Do you know what could went wrong? and how to investigate this issue?

Regards


#2

In your code there is certain startup time involved, since the client needs to create connections and everything related.

Can you please run the two ops one after each other in a loop with a delay in between and extract the numbers? In my tests bulk loading was not slower than the other.
Basically something along the lines of

    final CouchbaseClient client = new CouchbaseClient(hosts, bucket, password);

    while(true) {
        Thread.sleep(1000);

        long st = System.nanoTime();
        client.get("foo");
        long en = System.nanoTime();

        System.err.println(TimeUnit.NANOSECONDS.toMicros(en - st));

        st = System.nanoTime();
        client.getBulk(new String[]{"foo"});
        en = System.nanoTime();

        System.err.println(TimeUnit.NANOSECONDS.toMicros(en - st));
    }

Please let me know what numbers you get on a longer timeframe.


#3

We have similar issue.
We have cluster for 5 nodes and when run test from app server response times varies considerably during load test.
Initially response times are in 10 - 50 milliseconds but as the load increases we see that getting document from Couchbase increases.
To check if response times are consistent we wrote small test code as below and ran it as single test.

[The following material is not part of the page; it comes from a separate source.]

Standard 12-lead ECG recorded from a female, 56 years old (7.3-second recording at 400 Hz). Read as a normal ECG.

Following is test code written.

public boolean checkIfExist(String key) {
	for(int i=0; i<50000; i++) {
        if (!tagRepository.exists(key)) { // We use spring Repository
            throw ApiServerException.notFound(ApiErrorCode.KEY_NOT_FOUND, "Key with id=%s not found", key);
        }
	}
    return true;
}

Response times vary from 90 ms to 4000 ms.
We use Spring data as wrapper around Couchbase client.
Spring data version is 1.2.1 release.
Couchbase client 1.4.4
Couchbase Server 3.0.2

We do create connections to client during startup using spring configuration.

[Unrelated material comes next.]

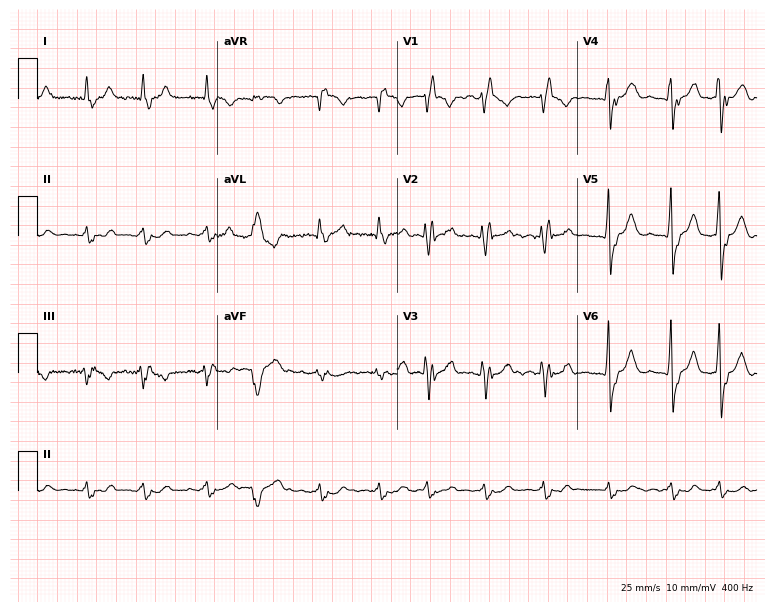
Electrocardiogram (7.3-second recording at 400 Hz), a male patient, 78 years old. Interpretation includes right bundle branch block (RBBB), atrial fibrillation (AF).

When we checked with our DBA team they shared the CB stats and they all show there is nothing wrong with the Couchbase cluster itself as all Get calls were served within micro to milliseconds.
Is this issue with Client SDK ? Or is there any tweak needed on tcp layer on app servers ?


#4

Well, your code is different from the original poster because exists on the repository does a single-get lookup and not a bulk operation.

With the information you’ve provided it is very hard to determine what’s going on. I recommend you do try the vanilla couchbase SDK as well to see if it is in the spring module or somewhere else. Also, a high candidate is a flaky network, you might want to look much closer at that. Also, run with GC logs enabled and see if you have higher GC pauses which give you this variability.

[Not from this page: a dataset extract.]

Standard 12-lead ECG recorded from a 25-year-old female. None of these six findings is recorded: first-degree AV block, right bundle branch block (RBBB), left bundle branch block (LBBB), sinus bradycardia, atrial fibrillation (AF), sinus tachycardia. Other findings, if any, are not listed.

If you have more information to share please do!


#5

Thanks for your reply, I’ve performed the test in a loop in a delay and get the following results:

22317
218174
1584
201142
1626
202431
1537
199914
2479
203590
1414
201280
1225
204847
1309
209374
1275
209520
1235
210954
2440
205339

So the issue doesn’t seem related to statup time.

Any ideas?


#6

@kenny_strazz are you able to run it against a local CB server and see if you get the same issues? Trying to nail it down to some root causes.


#7

I did not have the issue locally last time I’ve checked however I was using a single node so I’m not sure this is relevant.

I’ve tried with a CouchBase 3.0.2 cluster (with the same client library) and response time are much better (average < 5ms) and get and getBulk have similar response time hopefully so I think I’ll will upgrade my clusters.

I’ll try to setup a local cluster with 3 nodes and see if I can reproduce the issue with 2.5.1 and I’ll let you know.